Collected data:

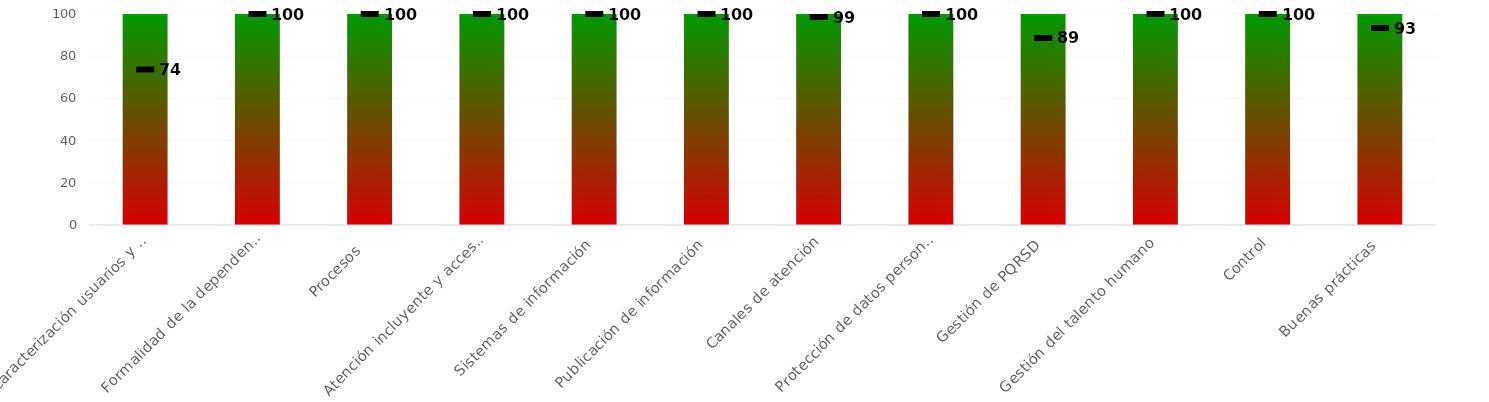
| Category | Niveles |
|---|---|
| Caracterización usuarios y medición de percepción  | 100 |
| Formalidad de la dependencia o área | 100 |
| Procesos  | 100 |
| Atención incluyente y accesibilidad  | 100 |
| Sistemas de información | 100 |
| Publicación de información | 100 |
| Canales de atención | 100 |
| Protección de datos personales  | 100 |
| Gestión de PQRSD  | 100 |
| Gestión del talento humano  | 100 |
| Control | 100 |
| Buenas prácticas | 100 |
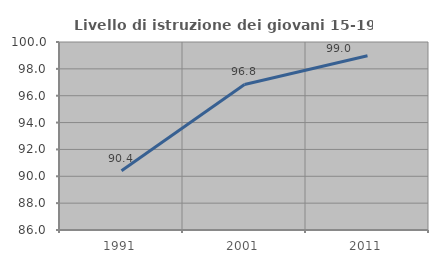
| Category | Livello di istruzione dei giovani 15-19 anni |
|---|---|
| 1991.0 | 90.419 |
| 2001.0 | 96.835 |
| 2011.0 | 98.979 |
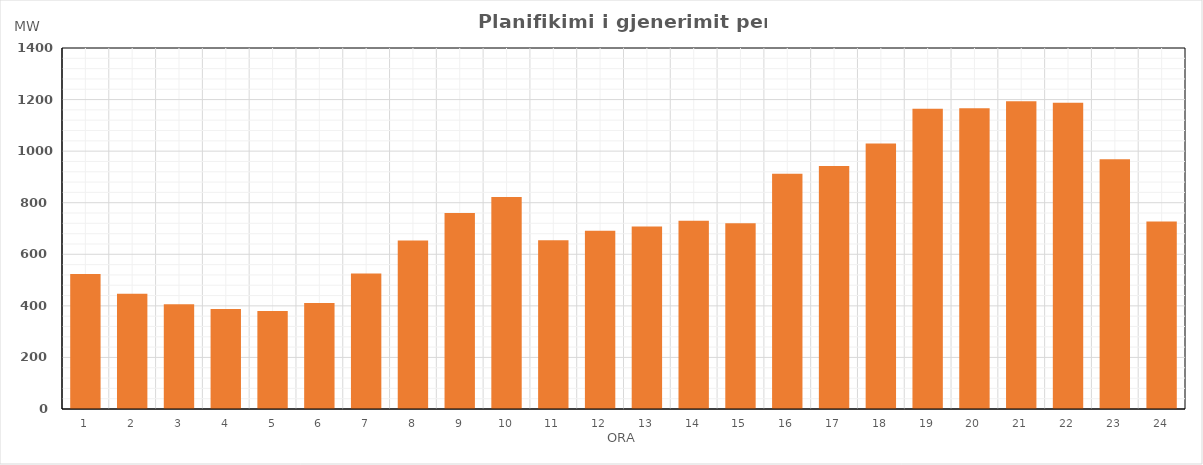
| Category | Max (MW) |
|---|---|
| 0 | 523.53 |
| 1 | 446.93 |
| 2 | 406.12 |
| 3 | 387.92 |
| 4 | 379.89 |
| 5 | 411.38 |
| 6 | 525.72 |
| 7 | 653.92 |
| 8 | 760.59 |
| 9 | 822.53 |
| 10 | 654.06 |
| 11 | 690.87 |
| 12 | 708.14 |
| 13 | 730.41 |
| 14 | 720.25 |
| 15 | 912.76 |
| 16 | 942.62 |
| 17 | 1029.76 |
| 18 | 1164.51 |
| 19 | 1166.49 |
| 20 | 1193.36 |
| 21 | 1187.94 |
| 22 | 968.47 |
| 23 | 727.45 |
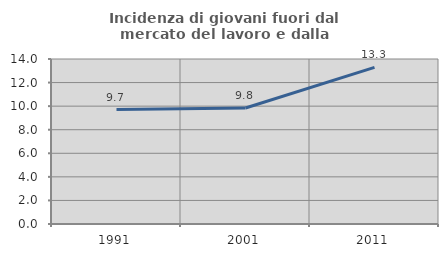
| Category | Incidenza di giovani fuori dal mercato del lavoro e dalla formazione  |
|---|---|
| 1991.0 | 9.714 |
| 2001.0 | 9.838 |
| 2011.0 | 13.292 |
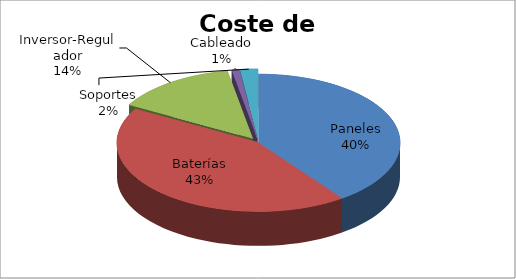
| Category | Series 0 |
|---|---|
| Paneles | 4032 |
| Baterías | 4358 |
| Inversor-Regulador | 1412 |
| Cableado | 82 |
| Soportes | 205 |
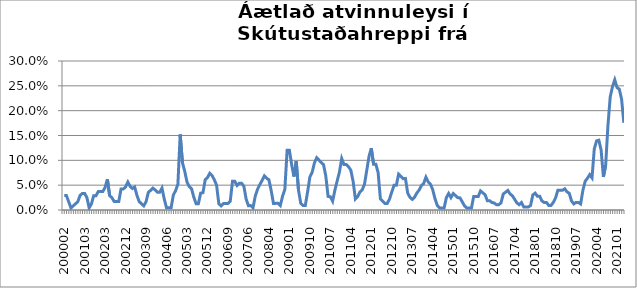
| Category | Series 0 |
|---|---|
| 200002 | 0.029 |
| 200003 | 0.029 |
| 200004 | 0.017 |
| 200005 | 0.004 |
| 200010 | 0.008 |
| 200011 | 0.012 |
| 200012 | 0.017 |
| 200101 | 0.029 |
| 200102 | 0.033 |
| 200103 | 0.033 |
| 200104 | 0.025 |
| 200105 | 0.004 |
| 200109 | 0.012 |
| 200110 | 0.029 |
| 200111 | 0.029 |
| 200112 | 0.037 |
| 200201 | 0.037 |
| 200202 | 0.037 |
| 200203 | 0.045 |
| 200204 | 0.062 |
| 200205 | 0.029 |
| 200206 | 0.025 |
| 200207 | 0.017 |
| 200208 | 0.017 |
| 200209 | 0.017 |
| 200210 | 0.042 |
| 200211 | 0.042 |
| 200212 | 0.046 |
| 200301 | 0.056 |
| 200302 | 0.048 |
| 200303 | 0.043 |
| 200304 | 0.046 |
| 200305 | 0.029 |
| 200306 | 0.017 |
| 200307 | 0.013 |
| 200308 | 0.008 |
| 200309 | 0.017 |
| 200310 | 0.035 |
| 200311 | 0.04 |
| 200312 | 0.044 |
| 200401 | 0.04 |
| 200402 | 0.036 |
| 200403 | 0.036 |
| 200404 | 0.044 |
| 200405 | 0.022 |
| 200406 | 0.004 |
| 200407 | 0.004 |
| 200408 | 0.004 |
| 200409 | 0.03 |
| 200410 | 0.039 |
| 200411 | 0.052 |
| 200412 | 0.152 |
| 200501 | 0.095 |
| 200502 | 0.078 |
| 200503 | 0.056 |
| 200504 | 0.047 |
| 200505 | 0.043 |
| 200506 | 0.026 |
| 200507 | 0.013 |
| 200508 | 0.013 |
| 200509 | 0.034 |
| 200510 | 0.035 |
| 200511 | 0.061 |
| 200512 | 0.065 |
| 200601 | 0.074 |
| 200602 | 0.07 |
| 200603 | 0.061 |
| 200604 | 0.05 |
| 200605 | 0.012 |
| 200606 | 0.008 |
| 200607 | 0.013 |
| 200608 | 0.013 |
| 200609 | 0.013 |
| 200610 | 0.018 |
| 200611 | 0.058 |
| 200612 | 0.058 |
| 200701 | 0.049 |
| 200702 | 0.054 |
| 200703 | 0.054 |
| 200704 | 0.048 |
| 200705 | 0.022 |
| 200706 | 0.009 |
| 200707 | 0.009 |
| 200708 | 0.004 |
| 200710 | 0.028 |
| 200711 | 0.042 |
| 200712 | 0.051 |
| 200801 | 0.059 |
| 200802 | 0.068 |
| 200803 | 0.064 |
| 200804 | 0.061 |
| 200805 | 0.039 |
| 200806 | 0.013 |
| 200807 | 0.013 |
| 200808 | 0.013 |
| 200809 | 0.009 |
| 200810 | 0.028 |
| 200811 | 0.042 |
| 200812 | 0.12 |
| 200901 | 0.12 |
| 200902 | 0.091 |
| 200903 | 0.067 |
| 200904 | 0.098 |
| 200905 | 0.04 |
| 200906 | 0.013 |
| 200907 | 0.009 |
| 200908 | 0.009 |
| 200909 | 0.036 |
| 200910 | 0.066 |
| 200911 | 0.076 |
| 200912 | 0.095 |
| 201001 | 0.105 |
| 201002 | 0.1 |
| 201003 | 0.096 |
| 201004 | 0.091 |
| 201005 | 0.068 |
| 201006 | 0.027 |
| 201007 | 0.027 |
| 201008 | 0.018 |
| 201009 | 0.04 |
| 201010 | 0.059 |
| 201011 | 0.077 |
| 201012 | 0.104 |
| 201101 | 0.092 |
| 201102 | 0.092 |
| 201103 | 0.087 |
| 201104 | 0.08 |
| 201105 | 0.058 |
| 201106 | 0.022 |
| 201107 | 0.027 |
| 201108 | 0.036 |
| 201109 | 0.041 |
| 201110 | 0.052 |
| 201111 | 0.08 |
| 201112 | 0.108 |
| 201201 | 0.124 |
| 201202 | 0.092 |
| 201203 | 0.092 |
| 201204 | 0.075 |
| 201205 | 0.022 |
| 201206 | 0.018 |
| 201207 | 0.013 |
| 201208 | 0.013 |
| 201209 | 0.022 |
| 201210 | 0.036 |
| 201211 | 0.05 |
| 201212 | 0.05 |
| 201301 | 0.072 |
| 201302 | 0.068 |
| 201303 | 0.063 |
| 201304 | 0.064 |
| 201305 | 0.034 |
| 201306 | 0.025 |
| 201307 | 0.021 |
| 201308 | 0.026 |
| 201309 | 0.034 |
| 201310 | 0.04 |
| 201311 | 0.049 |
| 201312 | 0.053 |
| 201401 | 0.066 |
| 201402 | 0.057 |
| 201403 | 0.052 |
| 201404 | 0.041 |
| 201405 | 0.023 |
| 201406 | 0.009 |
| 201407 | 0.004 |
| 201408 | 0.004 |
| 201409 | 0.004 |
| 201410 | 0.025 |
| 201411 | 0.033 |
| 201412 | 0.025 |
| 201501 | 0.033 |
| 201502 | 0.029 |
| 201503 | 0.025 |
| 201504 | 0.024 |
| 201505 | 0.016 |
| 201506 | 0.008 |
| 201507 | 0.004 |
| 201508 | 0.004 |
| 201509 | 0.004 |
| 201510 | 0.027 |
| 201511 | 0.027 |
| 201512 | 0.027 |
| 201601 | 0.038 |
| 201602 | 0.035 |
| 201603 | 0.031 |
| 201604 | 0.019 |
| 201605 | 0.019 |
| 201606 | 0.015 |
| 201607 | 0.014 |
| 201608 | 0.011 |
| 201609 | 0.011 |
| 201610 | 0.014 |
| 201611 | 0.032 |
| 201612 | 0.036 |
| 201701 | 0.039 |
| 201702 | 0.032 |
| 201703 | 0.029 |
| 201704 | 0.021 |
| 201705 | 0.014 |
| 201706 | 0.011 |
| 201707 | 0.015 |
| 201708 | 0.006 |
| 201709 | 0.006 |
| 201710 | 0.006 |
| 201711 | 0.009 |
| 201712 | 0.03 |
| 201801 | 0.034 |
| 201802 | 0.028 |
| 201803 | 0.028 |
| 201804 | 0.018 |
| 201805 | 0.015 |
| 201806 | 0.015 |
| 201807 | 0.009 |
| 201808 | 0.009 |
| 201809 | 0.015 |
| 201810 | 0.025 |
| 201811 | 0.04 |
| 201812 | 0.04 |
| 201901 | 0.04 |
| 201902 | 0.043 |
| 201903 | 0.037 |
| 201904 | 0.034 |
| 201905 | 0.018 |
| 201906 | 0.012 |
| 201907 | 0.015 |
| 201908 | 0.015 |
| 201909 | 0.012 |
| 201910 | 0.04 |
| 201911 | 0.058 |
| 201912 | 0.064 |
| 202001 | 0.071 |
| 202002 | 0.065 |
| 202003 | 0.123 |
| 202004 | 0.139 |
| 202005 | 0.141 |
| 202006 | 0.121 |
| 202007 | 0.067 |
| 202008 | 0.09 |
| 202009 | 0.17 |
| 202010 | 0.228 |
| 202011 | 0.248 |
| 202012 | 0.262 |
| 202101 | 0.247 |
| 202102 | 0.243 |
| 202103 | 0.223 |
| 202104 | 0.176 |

### Aim of the exercise
What you return must match the lines from the top of the data through the line with "200307 | 0.013 |" exactly, with the pictures removed.

### Solution to the exercise
| Category | Niveles |
|---|---|
| Caracterización usuarios y medición de percepción  | 100 |
| Formalidad de la dependencia o área | 100 |
| Procesos  | 100 |
| Atención incluyente y accesibilidad  | 100 |
| Sistemas de información | 100 |
| Publicación de información | 100 |
| Canales de atención | 100 |
| Protección de datos personales  | 100 |
| Gestión de PQRSD  | 100 |
| Gestión del talento humano  | 100 |
| Control | 100 |
| Buenas prácticas | 100 |
| Category | Livello di istruzione dei giovani 15-19 anni |
|---|---|
| 1991.0 | 90.419 |
| 2001.0 | 96.835 |
| 2011.0 | 98.979 |
| Category | Max (MW) |
|---|---|
| 0 | 523.53 |
| 1 | 446.93 |
| 2 | 406.12 |
| 3 | 387.92 |
| 4 | 379.89 |
| 5 | 411.38 |
| 6 | 525.72 |
| 7 | 653.92 |
| 8 | 760.59 |
| 9 | 822.53 |
| 10 | 654.06 |
| 11 | 690.87 |
| 12 | 708.14 |
| 13 | 730.41 |
| 14 | 720.25 |
| 15 | 912.76 |
| 16 | 942.62 |
| 17 | 1029.76 |
| 18 | 1164.51 |
| 19 | 1166.49 |
| 20 | 1193.36 |
| 21 | 1187.94 |
| 22 | 968.47 |
| 23 | 727.45 |
| Category | Incidenza di giovani fuori dal mercato del lavoro e dalla formazione  |
|---|---|
| 1991.0 | 9.714 |
| 2001.0 | 9.838 |
| 2011.0 | 13.292 |
| Category | Series 0 |
|---|---|
| Paneles | 4032 |
| Baterías | 4358 |
| Inversor-Regulador | 1412 |
| Cableado | 82 |
| Soportes | 205 |
| Category | Series 0 |
|---|---|
| 200002 | 0.029 |
| 200003 | 0.029 |
| 200004 | 0.017 |
| 200005 | 0.004 |
| 200010 | 0.008 |
| 200011 | 0.012 |
| 200012 | 0.017 |
| 200101 | 0.029 |
| 200102 | 0.033 |
| 200103 | 0.033 |
| 200104 | 0.025 |
| 200105 | 0.004 |
| 200109 | 0.012 |
| 200110 | 0.029 |
| 200111 | 0.029 |
| 200112 | 0.037 |
| 200201 | 0.037 |
| 200202 | 0.037 |
| 200203 | 0.045 |
| 200204 | 0.062 |
| 200205 | 0.029 |
| 200206 | 0.025 |
| 200207 | 0.017 |
| 200208 | 0.017 |
| 200209 | 0.017 |
| 200210 | 0.042 |
| 200211 | 0.042 |
| 200212 | 0.046 |
| 200301 | 0.056 |
| 200302 | 0.048 |
| 200303 | 0.043 |
| 200304 | 0.046 |
| 200305 | 0.029 |
| 200306 | 0.017 |
| 200307 | 0.013 |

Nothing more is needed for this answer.